Freeman described Designer Beatnik as "a sort of travelogue, like around the world in 40 minutes. It's all on there including the sound of screaming monks in the streets of Tokyo". Though dense with musical elements, the album is unique in Duffy's catalogue in that it lacks lead vocal melodies, with Duffy opting not to sing on the record. The musician commented that the minimal amount of singing that does appear largely stems from female voices, as "any melodies were always going to be on the trombone. Roger was going to come up with the riffs and I was going to do the rest." The record is largely instrumental, and underpinning it is what Reynolds calls "a queasy, dream-like atmosphere provided by the cartoon dialogue samples", a mood inspired by a VHS copy of Jonathan Miller's television play Alice in Wonderland (1966), which the duo would play in the background during recording sessions.

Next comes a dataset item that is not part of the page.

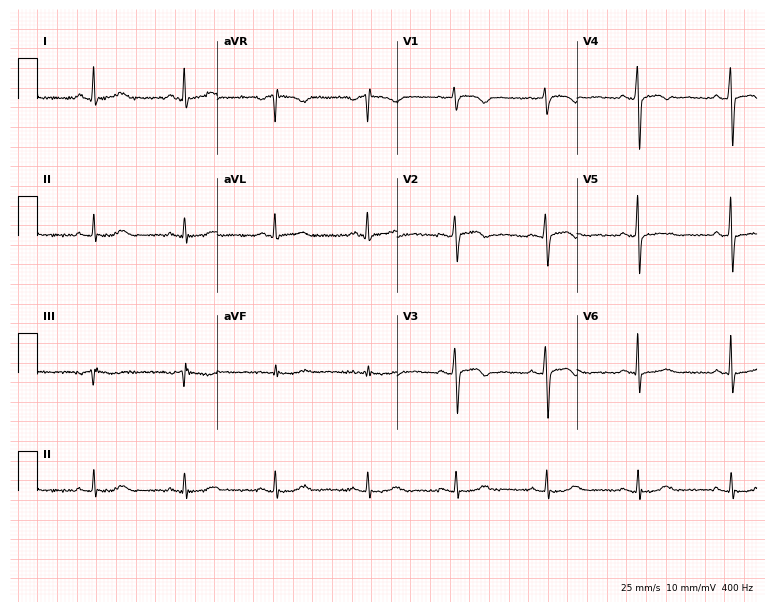
Standard 12-lead ECG recorded from a female, 54 years old (7.3-second recording at 400 Hz). None of these six findings is recorded: first-degree AV block, right bundle branch block, left bundle branch block, sinus bradycardia, atrial fibrillation, sinus tachycardia. Other findings, if any, are not listed.
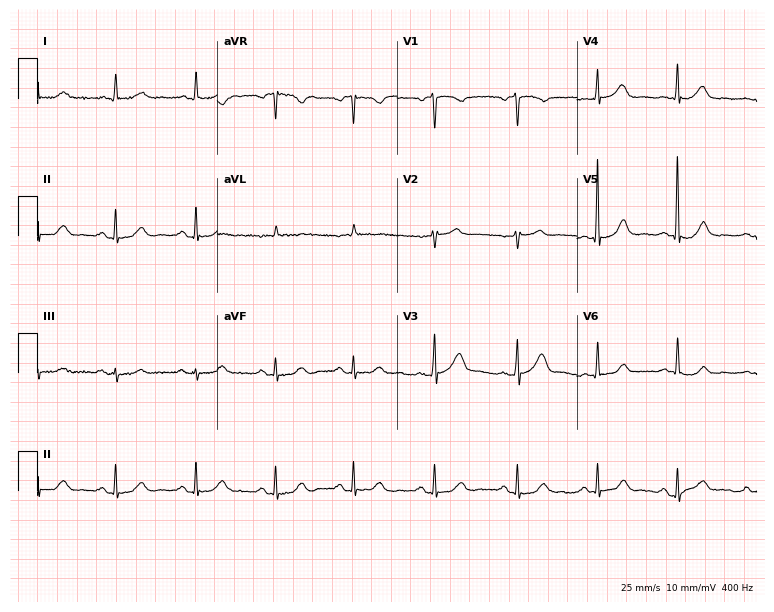
Resting 12-lead electrocardiogram (7.3-second recording at 400 Hz). Patient: a man, 55 years old. Read as a normal ECG.

The lyrics have been described as nonsensical and psychedelic, and some are in French. Duffy says that their aim for the lyrics was to "create a French New Wave sound. We were quoting texts by Jacques Tati, Claude Lévi-Strauss, Shakespeare, Jean Cocteau. Quite literally. We were cutting up their actual quotes and collaging them." To this end, lyrics are recited throughout the album by some of Duffy's fashion model friends, as well as Françoise Gigandet, a friend of Freeman's who was asked to speak in her French accent. Other speech was lifted from television and radio and sound effects obtained using the Emulator sampler keyboard; according to Reynolds, the "sounds of walking on gravel, talking and laughing" likely come from Duffy's girlfriend, model Tasmin De Roemer, captured using their Walkman recorder in Japan. The couple's trip to the country also fed into "Man", which samples Japanese television.

===Songs===
Among the album's songs, "Moment of Being (Reprisal)" is a sedate requiem compared by Reynolds to an English summer's day at dusk. The track originated between takes when Freeman and model Caroline Dodd were conversing in front of a microphone and Duffy asked to record them. Duffy then added a reversed orchestral part from his solo song "Julie Christie", found on his album Because We Love You (1986). The title track was constructed by Freeman performing his "Westminster clock chimes impression" on the trombone over a simple drum machine beat, while Lee played a complex chord sequence on trumpet. According to Freeman, O'Duffy was left to record Lee's trumpet playing while Duffy and Freeman played pool in another room, who upon returning noticed that "everyone had a crazed look in their eyes. When it came to mixing, Paul had obviously cracked, which worked in the album's favour."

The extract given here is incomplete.